Qu’importe une âme alors !
Demain, les jours suivants ; d'aussi loin qu’il me soit donné de te voir ; accordant des vers aux voyelles de ton prénom, j''écrirai d'autres poèmes encore comme un roi défait déposant sa couronne à tes pieds.

Diriez-vous Poème ?
Et moi, je dis deux fois oui !
De fait, prestement, sans dédit, sans sursoit
Remisant tes porcelaines, tes bricoles d’esthète
Abandonnant ton lit, tes rêves, Séant
Vite !
De beau matin
Puisqu’il est convenu, pour toute image d’elle, qu'il le lui doit
Voilà le poète
Son ombre à peine plus discernable que le plus léger de ses caprices
Reprenant ses habits de barde
Ses pantalonnades
Trébuchant devant la beauté de Lola
Tant qu’à l’atteindre, d'un mot, oui, c’est elle qui le tient

Toi,
Rien !
De tous côtés
Indifférent
Ne pourrait faire que tu ai prise au vent.
Sourd au siècle, Aux muezzins cathodiques ; Thuriféraires au ventre plein de terre ; Appeaux à guerres et d'armes à vendre qu’ils soient du Levant où d'Occident.

Toi, tu t’es voué tout entier à transcrire une phonétique sourde
Un être secret
A collecter ce que tu sais d'elle au présent
Peau inentamée de voyelles nouées par l’épi floral de son nombril,
Chaque image d'elle te dicte un poème enveloppé de ses ferments.

En vrai, t'es fou amoureux d'elle et si elle le savait elle t'excommunierai !
Te vouerai aux gémonies,
Ferai un enfer du ciel sous lequel tu crois pouvoir abriter tes secrets,
Quels secrets en effet !
Des rêves,
Ton regard,
La couleur ambrée de ta peau,
Cet air perdu que tu prends quand tu médite,
Regardant le flux impassible des passants,
Imaginant que parmi eux forcément elle se trouve,
Qu'il suffirai de rester là au coin d'une rue, d'une place où à toutes heures tu t'égare et l'attends...

Note : poirier noueux, perdu au milieu des champs, transcende la brume

Note l’aube,
Bataille de moineaux piaffants sur le pas de ma porte...

Puis,
Plus tard,
Plus loin, le grincement lugubre d’un rideau qu’on relève poussivement dont le grésillement dérange les oreilles musicales d’un corbeau émettant un sien son proche croassement de protestation qui ne fait, itou, trembler l’atmosphère frileuse,
Opaque et laiteuse,
Enveloppante, dont se vêtent les immeubles alentours, ce matin, d’un gris manteau d’hivernales (ébauche sans apprêts sur un coin de table).
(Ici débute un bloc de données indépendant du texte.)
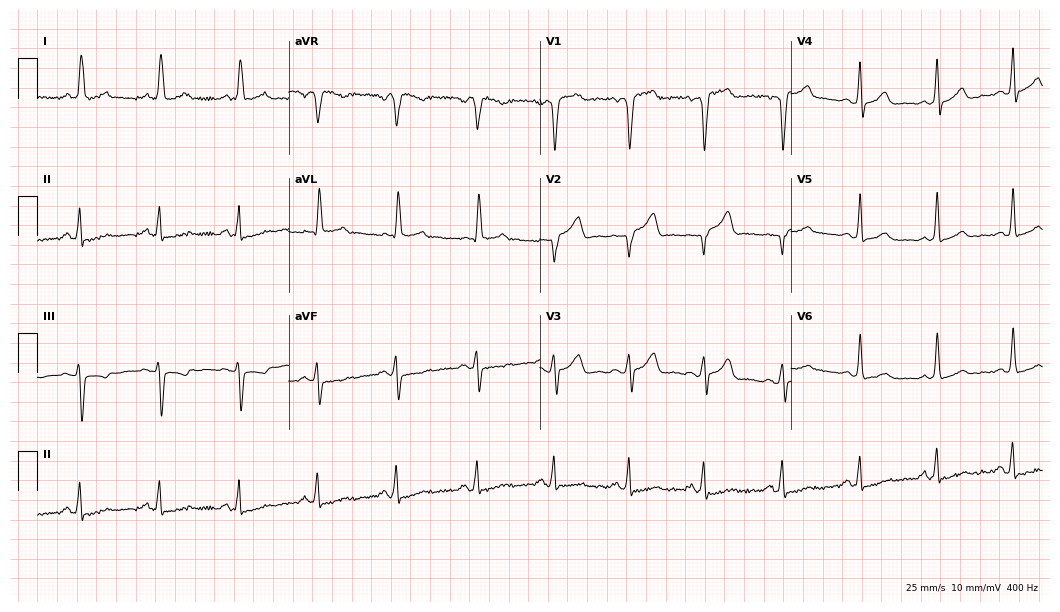
Resting 12-lead electrocardiogram. Patient: a 56-year-old man. None of these six findings is recorded: first-degree AV block, right bundle branch block, left bundle branch block, sinus bradycardia, atrial fibrillation, sinus tachycardia. Only these six findings were labelled.
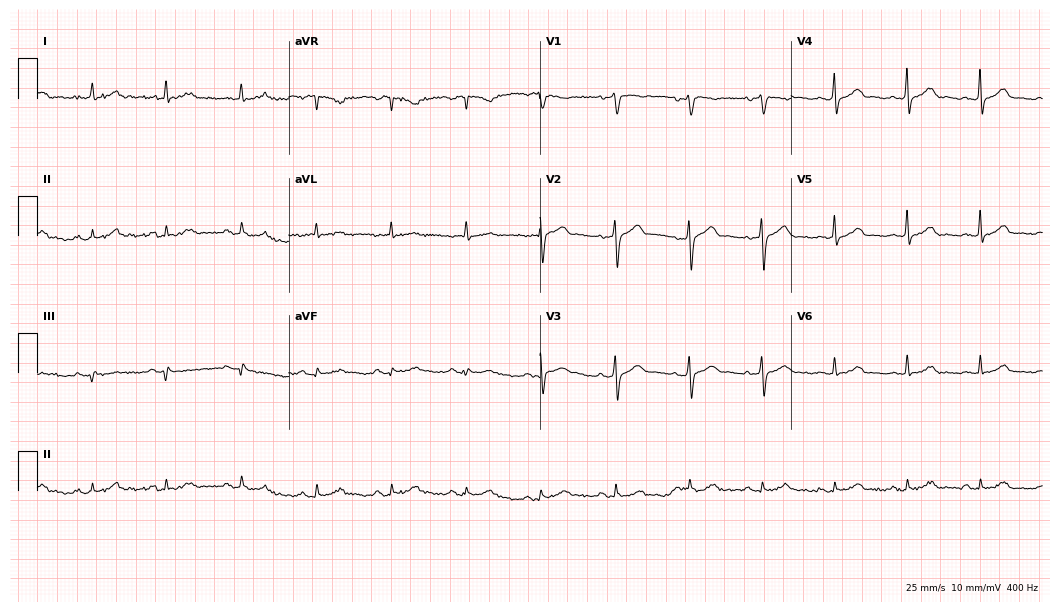
12-lead ECG from a 62-year-old man (10.2-second recording at 400 Hz). Recorded interpretation: within normal limits.
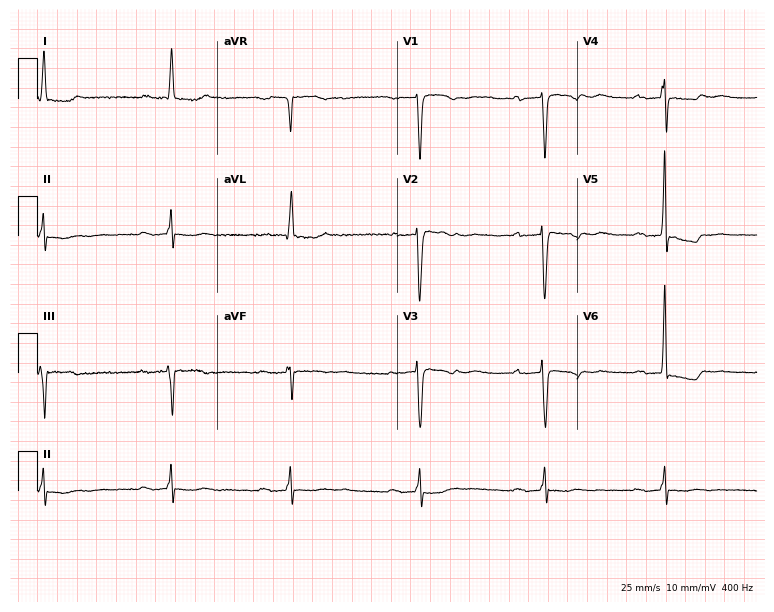
12-lead ECG from a 71-year-old female patient. Shows first-degree AV block, sinus bradycardia (a sinus rate of 50 beats per minute or less).

Refaire l’entame du poème avant de le représenter supposément à la férule de son regard…

.. a plus d'orgueil, même en se masquant, à suivre la course d'une étoile qui le mène insensiblement dans un ciel au sein duquel il n'est pas convié
Peut-être reste-t’il la nuit, anonymement, dut-il la contempler à l'affut,
Tant qu'à revenir vers elle,
Sans mots-dire,
Marouflé de peaux de bêtes
Sans que cela ne soit trop voyant de la suivre,
Trop, tant qu'à l'avouer tout de même
Ou bien l’excuse infatuée, cet improbable poème, pour couvrir le garçon désolé, regardant la muse dans sa peine nudité

Puis à l’aube, il plut ce jour là…
Le poète se réveilla se dictant à lui-même une ondée de vers,
les jetant en l’air,
jonglant avec les mots,
L’ode qu’il projetait d’écrire à sa muse depuis lors, semble-t-il, lasse...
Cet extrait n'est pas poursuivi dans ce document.